The Lasting Horror of High School Gym

Almost everyone has a high school gym horror story.  Some, like me, have many.
There’s the time during the gymnastic cycle that I had to clear the vault with my knees tucked up to my chest.  I told the gym teacher I couldn’t, but he told me I’d fail if I didn’t try.  So off I went, running towards the springboard, jumping and then catching my feet on the edge of the vault and falling face first, on top of the classmate who was there to catch us.  And of course he was cute!
Or the time we had to play sideline basketball.  For those of you who might not be familiar with the game, the class is broken up into two teams, each person is given a number and when you’re number is called, you rush from the sidelines to the court to play 2 on 2 or 4 on 4 b-ball.  But if you had my luck, you faced off against the members of the boys varsity basketball team.  And oh, you stood a tall 5’3!

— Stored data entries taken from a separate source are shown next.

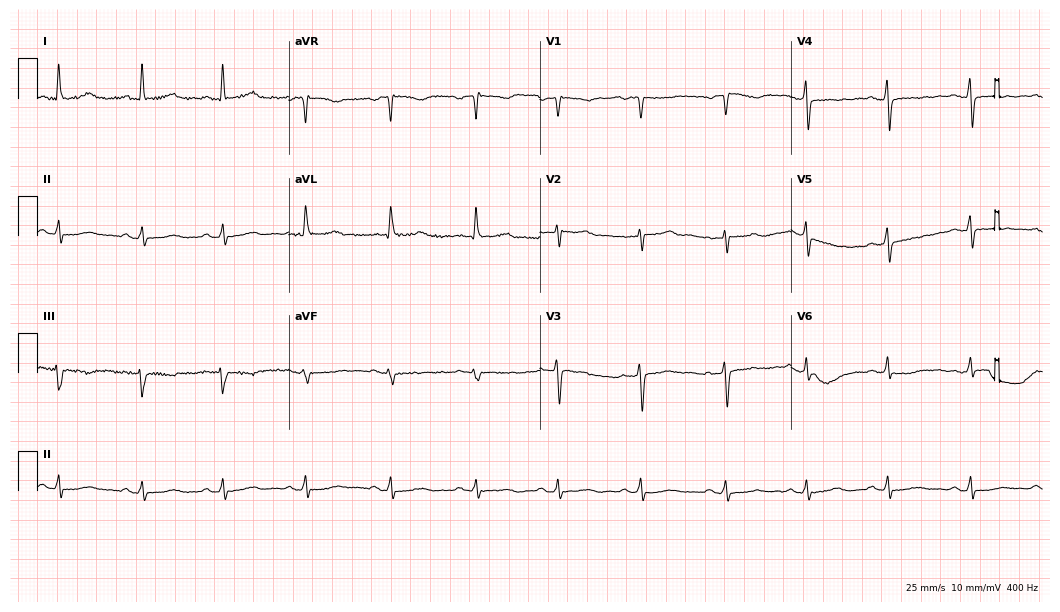
Resting 12-lead electrocardiogram. Patient: a female, 59 years old. Read as a normal ECG.
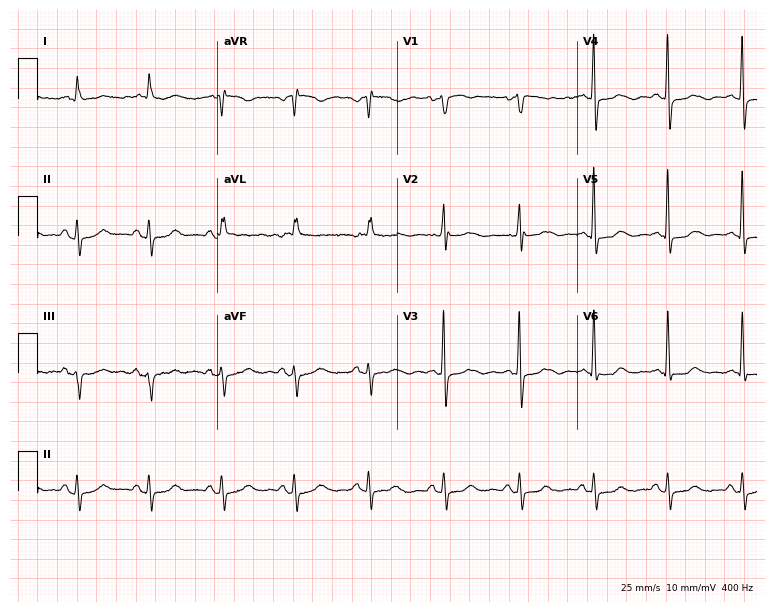
12-lead ECG from a female patient, 77 years old. Recorded interpretation: within normal limits.
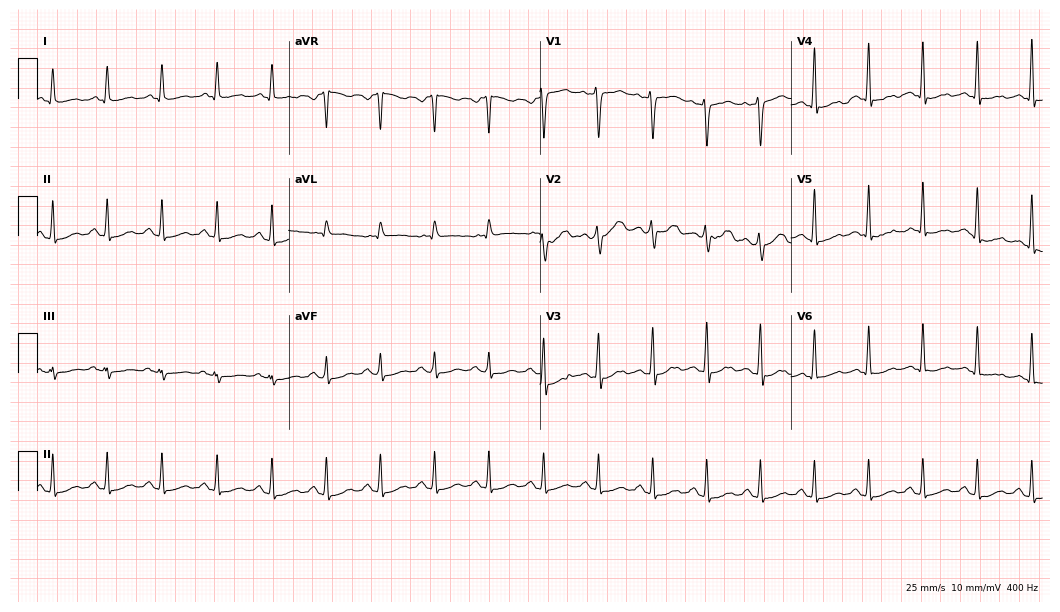
ECG — a female patient, 48 years old. Findings include sinus tachycardia (a sinus rate of 100 beats per minute or more).
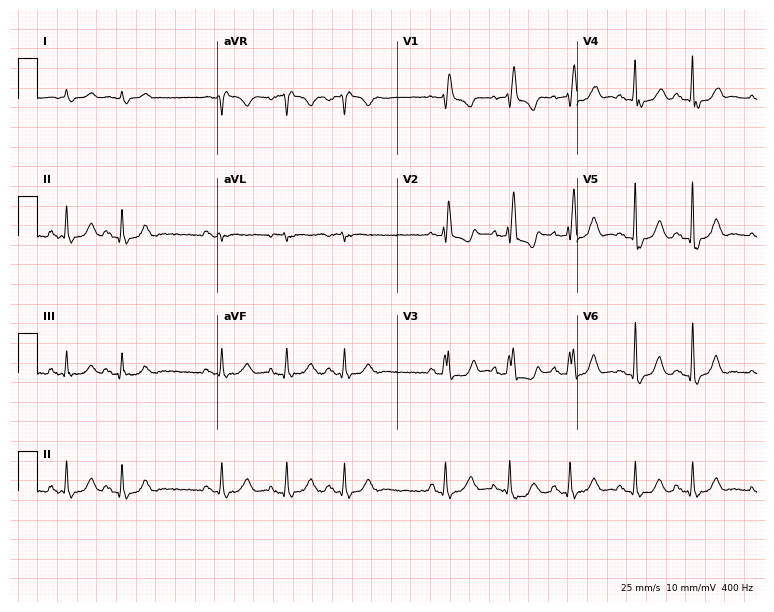
12-lead ECG from a 79-year-old male (7.3-second recording at 400 Hz). No first-degree AV block, right bundle branch block, left bundle branch block, sinus bradycardia, atrial fibrillation or sinus tachycardia recorded for this tracing. Other findings, if any, are not listed.
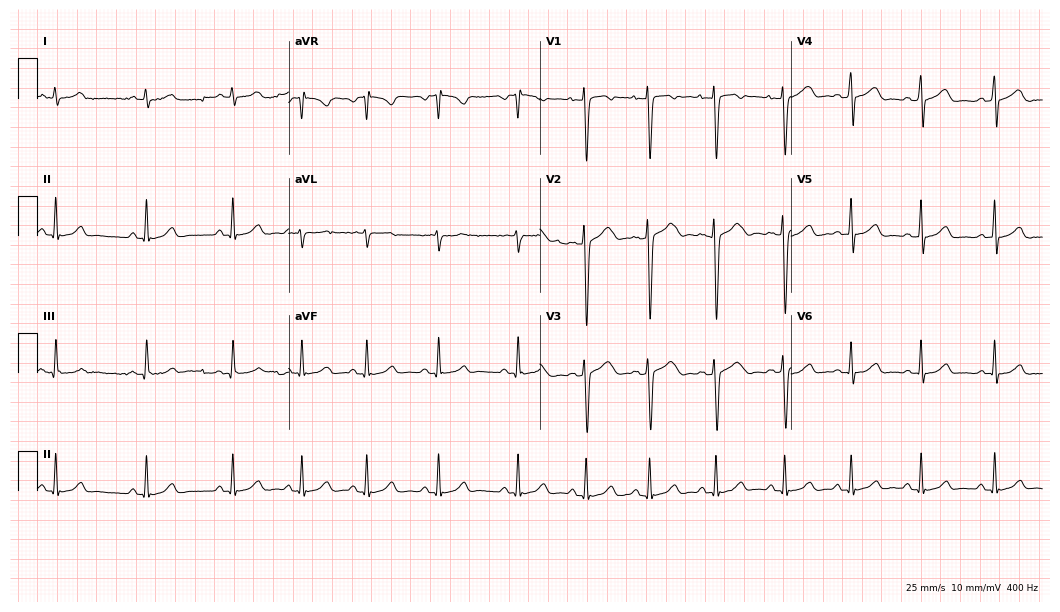
12-lead ECG from a female patient, 26 years old. Labelled as a normal ECG.
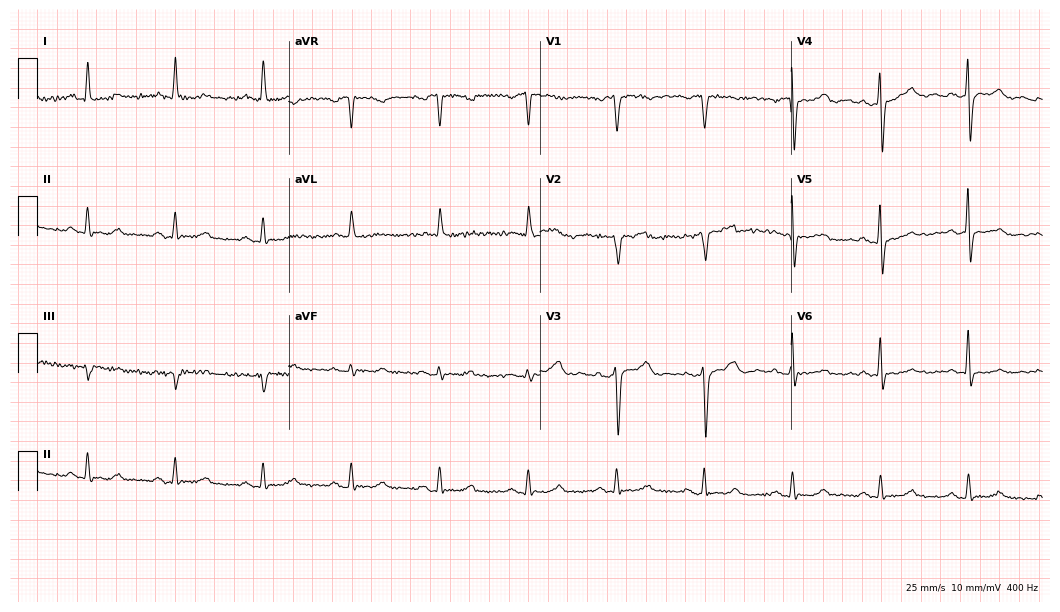
ECG (10.2-second recording at 400 Hz) — a female, 74 years old. Labelled as a normal ECG.

A high school gym class...not mine!

But these reminisces have a point.  According to a Canadian researcher, humiliation in gym class can turn people off fitness…for good.  And he heaps the majority of the blame on negative instructors.
“Billy Strean, a professor in the University of Alberta’s Faculty of Physical Education and Recreation, says a negative lifelong attitude towards physical activity can be determined by either a good or a bad experience, based on the personal characteristics of the coach or instructor. For example, negative experiences may come from a teacher who has low energy, is unfair and/or someone who embarrasses students.”
Strean recommends minimally organized games with more attention paid to having fun, rather than outcome.  Makes sense to me, especially in high school where students’ individual physical abilities are developing at all different rates. 
Now I’m not saying gym class should be easy.  One of my fondest memories was learning karate (not easy) when you had to focus so much on yourself there was no time to worry if people were looking at you. 
So to all you gym teachers out there…make it fun, make it challenging and just maybe, in the future, that student who failed gymnastics and couldn’t play basketball might turn out a triathlete.